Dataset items

§ §

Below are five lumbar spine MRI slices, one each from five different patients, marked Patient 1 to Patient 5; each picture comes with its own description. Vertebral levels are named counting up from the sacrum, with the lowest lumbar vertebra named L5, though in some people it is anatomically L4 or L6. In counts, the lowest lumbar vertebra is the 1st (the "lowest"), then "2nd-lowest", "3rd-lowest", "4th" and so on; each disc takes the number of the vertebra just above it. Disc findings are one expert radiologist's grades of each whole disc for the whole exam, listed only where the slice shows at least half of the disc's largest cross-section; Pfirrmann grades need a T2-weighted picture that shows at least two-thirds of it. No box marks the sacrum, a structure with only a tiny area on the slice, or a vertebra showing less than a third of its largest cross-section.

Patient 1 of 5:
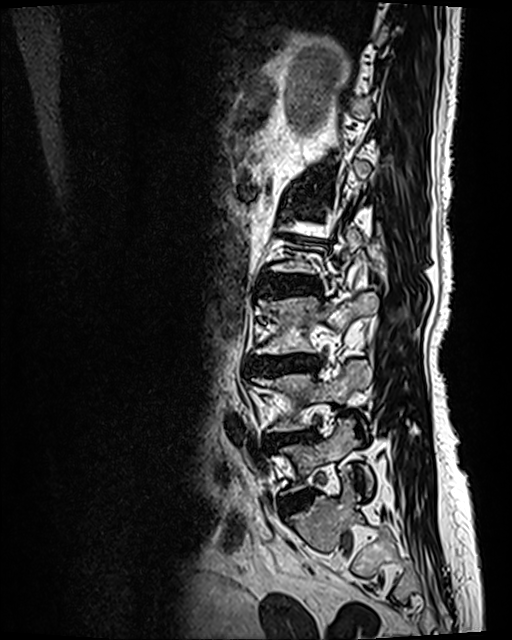
Sagittal T2 SPACE (3D) lumbar spine MRI

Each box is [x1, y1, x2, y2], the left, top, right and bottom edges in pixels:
Disc L3/L4 (3rd-lowest disc): [249, 354, 319, 374].
Disc L4/L5 (2nd-lowest disc): [267, 430, 315, 447].
L4 (2nd-lowest vertebra): [253, 360, 372, 431].
L5 (lowest vertebra): [281, 419, 373, 493].
Disc L2/L3 (4th disc): [265, 273, 317, 293].
Disc L5/S1 (lowest disc): [284, 492, 310, 510].
L3 (3rd-lowest vertebra): [257, 292, 379, 354].

Per-level radiological findings:
- L3/L4 (3rd-lowest disc): Pfirrmann grade 4, disc narrowing, Modic type II, upper-endplate change, lower-endplate change, disc bulging
- L2/L3 (4th disc): lower-endplate change, disc bulging, Modic type II, upper-endplate change

Patient 2 of 5:
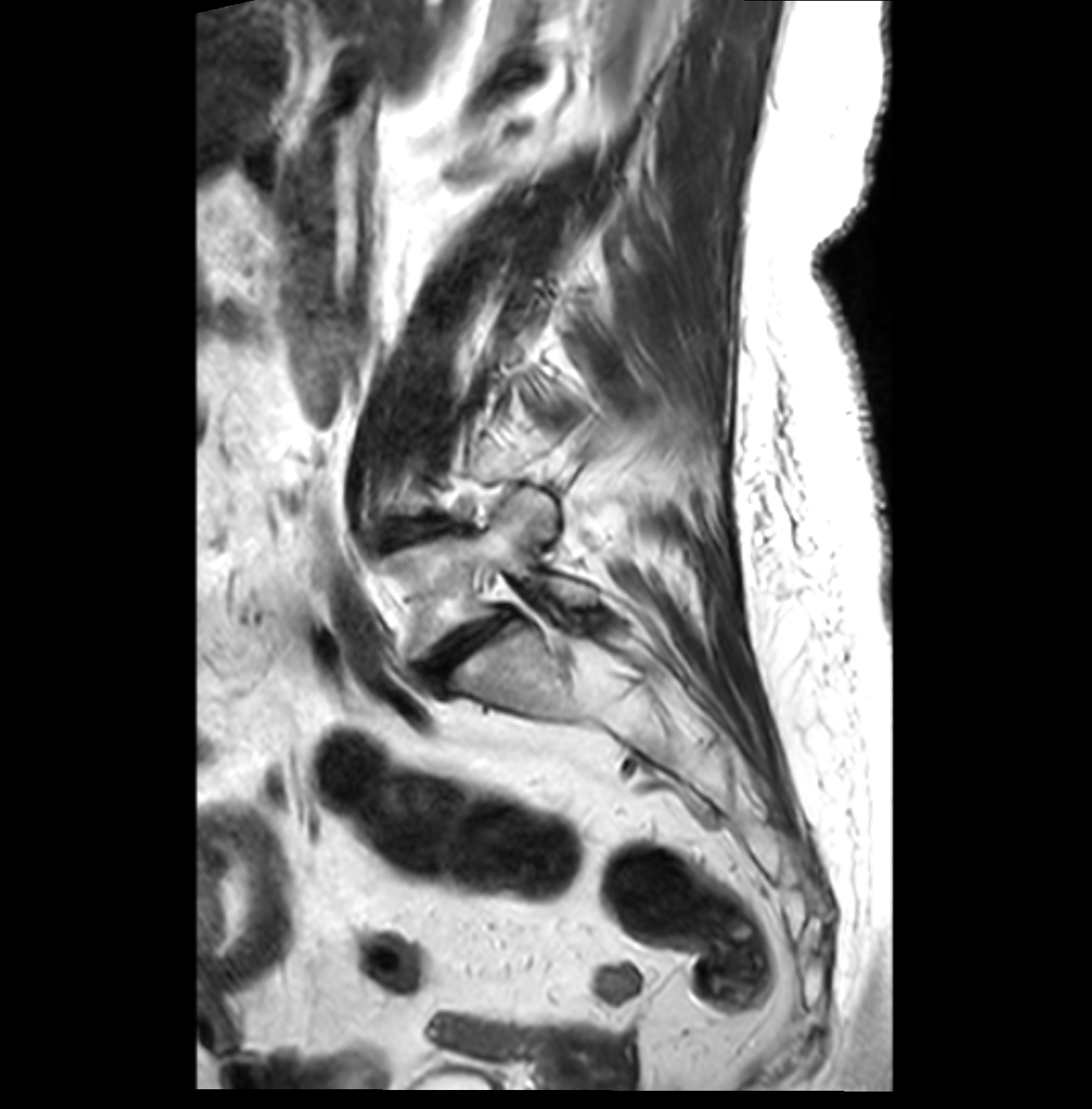 Sagittal slice index 12; Sagittal T2-weighted lumbar spine MRI
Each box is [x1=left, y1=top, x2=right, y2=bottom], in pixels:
IVD L4/L5: [x1=389, y1=521, x2=445, y2=540].
L5: [x1=386, y1=488, x2=595, y2=657].
IVD L5/S1: [x1=425, y1=611, x2=509, y2=686].

Radiological gradings:
- L5/S1: spondylolisthesis, Modic type II, disc bulging, disc narrowing

Patient 3 of 5:
Scanner: Philips Healthcare Ingenia (3T); MRI lumbar spine (T1-weighted), sagittal plane; Sagittal slice index 7 
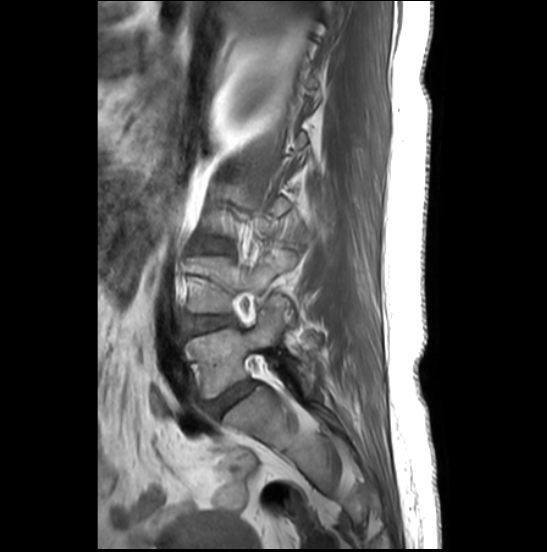 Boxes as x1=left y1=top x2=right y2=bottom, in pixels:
• L5/S1 — x1=206 y1=381 x2=253 y2=416
• intervertebral disc L3/L4 — x1=195 y1=243 x2=226 y2=251
• intervertebral disc L4/L5 — x1=187 y1=316 x2=234 y2=334
• L5 — x1=186 y1=297 x2=317 y2=398
• L4 vertebra — x1=182 y1=249 x2=295 y2=312

Expert MSK radiologist gradings (per disc):
  L5/S1: disc bulging
  L4/L5: disc bulging

Patient 4 of 5:
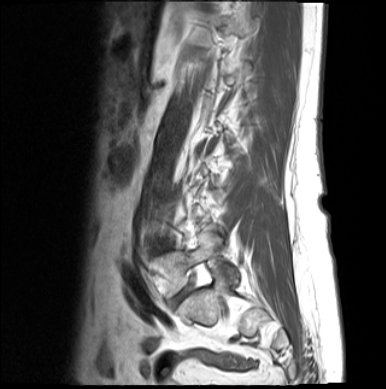 386x389 px; T1-weighted sagittal MRI of the lumbar spine

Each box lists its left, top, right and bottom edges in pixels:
Lowest vertebra at left=149, top=235, right=221, bottom=296; lowest disc at left=176, top=288, right=188, bottom=301.

Patient 5 of 5:
MRI lumbar spine (T1-weighted), sagittal plane | Sex F
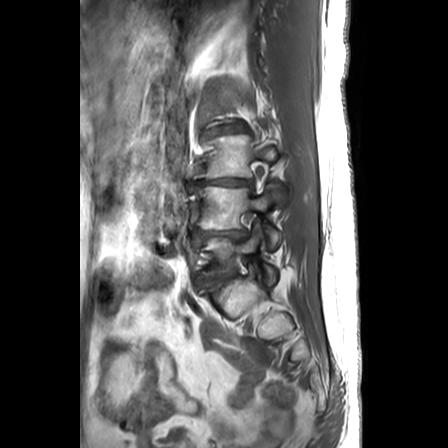
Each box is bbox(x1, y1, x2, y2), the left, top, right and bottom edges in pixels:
Segmented structures:
* L3 at bbox(195, 135, 276, 178)
* intervertebral disc L4/L5 at bbox(196, 230, 246, 245)
* L2/L3 at bbox(202, 120, 250, 137)
* intervertebral disc L3/L4 at bbox(194, 178, 252, 191)
* L4 at bbox(199, 184, 288, 249)
* L5 at bbox(205, 224, 278, 284)

Per-level radiological findings:
  L3/L4: upper-endplate change, disc narrowing, disc bulging, lower-endplate change, Modic type II
  L2/L3: upper-endplate change, disc narrowing, disc bulging, lower-endplate change
  L4/L5: lower-endplate change, disc narrowing, upper-endplate change, disc bulging, Modic type II

§ §

| TASK DIRECTIONS |
All the records need to be repeated exactly, with the images dropped.

| COMPLETED TASK |
Below are five lumbar spine MRI slices, one each from five different patients, marked Patient 1 to Patient 5; each picture comes with its own description. Vertebral levels are named counting up from the sacrum, with the lowest lumbar vertebra named L5, though in some people it is anatomically L4 or L6. In counts, the lowest lumbar vertebra is the 1st (the "lowest"), then "2nd-lowest", "3rd-lowest", "4th" and so on; each disc takes the number of the vertebra just above it. Disc findings are one expert radiologist's grades of each whole disc for the whole exam, listed only where the slice shows at least half of the disc's largest cross-section; Pfirrmann grades need a T2-weighted picture that shows at least two-thirds of it. No box marks the sacrum, a structure with only a tiny area on the slice, or a vertebra showing less than a third of its largest cross-section.

Patient 1 of 5:
Sagittal T2 SPACE (3D) lumbar spine MRI

Each box is [x1, y1, x2, y2], the left, top, right and bottom edges in pixels:
Disc L3/L4 (3rd-lowest disc): [249, 354, 319, 374].
Disc L4/L5 (2nd-lowest disc): [267, 430, 315, 447].
L4 (2nd-lowest vertebra): [253, 360, 372, 431].
L5 (lowest vertebra): [281, 419, 373, 493].
Disc L2/L3 (4th disc): [265, 273, 317, 293].
Disc L5/S1 (lowest disc): [284, 492, 310, 510].
L3 (3rd-lowest vertebra): [257, 292, 379, 354].

Per-level radiological findings:
- L3/L4 (3rd-lowest disc): Pfirrmann grade 4, disc narrowing, Modic type II, upper-endplate change, lower-endplate change, disc bulging
- L2/L3 (4th disc): lower-endplate change, disc bulging, Modic type II, upper-endplate change

Patient 2 of 5:
 Sagittal slice index 12; Sagittal T2-weighted lumbar spine MRI
Each box is [x1=left, y1=top, x2=right, y2=bottom], in pixels:
IVD L4/L5: [x1=389, y1=521, x2=445, y2=540].
L5: [x1=386, y1=488, x2=595, y2=657].
IVD L5/S1: [x1=425, y1=611, x2=509, y2=686].

Radiological gradings:
- L5/S1: spondylolisthesis, Modic type II, disc bulging, disc narrowing

Patient 3 of 5:
Scanner: Philips Healthcare Ingenia (3T); MRI lumbar spine (T1-weighted), sagittal plane; Sagittal slice index 7 
 Boxes as x1=left y1=top x2=right y2=bottom, in pixels:
• L5/S1 — x1=206 y1=381 x2=253 y2=416
• intervertebral disc L3/L4 — x1=195 y1=243 x2=226 y2=251
• intervertebral disc L4/L5 — x1=187 y1=316 x2=234 y2=334
• L5 — x1=186 y1=297 x2=317 y2=398
• L4 vertebra — x1=182 y1=249 x2=295 y2=312

Expert MSK radiologist gradings (per disc):
  L5/S1: disc bulging
  L4/L5: disc bulging

Patient 4 of 5:
 386x389 px; T1-weighted sagittal MRI of the lumbar spine

Each box lists its left, top, right and bottom edges in pixels:
Lowest vertebra at left=149, top=235, right=221, bottom=296; lowest disc at left=176, top=288, right=188, bottom=301.

Patient 5 of 5:
MRI lumbar spine (T1-weighted), sagittal plane | Sex F
Each box is bbox(x1, y1, x2, y2), the left, top, right and bottom edges in pixels:
Segmented structures:
* L3 at bbox(195, 135, 276, 178)
* intervertebral disc L4/L5 at bbox(196, 230, 246, 245)
* L2/L3 at bbox(202, 120, 250, 137)
* intervertebral disc L3/L4 at bbox(194, 178, 252, 191)
* L4 at bbox(199, 184, 288, 249)
* L5 at bbox(205, 224, 278, 284)

Per-level radiological findings:
  L3/L4: upper-endplate change, disc narrowing, disc bulging, lower-endplate change, Modic type II
  L2/L3: upper-endplate change, disc narrowing, disc bulging, lower-endplate change
  L4/L5: lower-endplate change, disc narrowing, upper-endplate change, disc bulging, Modic type II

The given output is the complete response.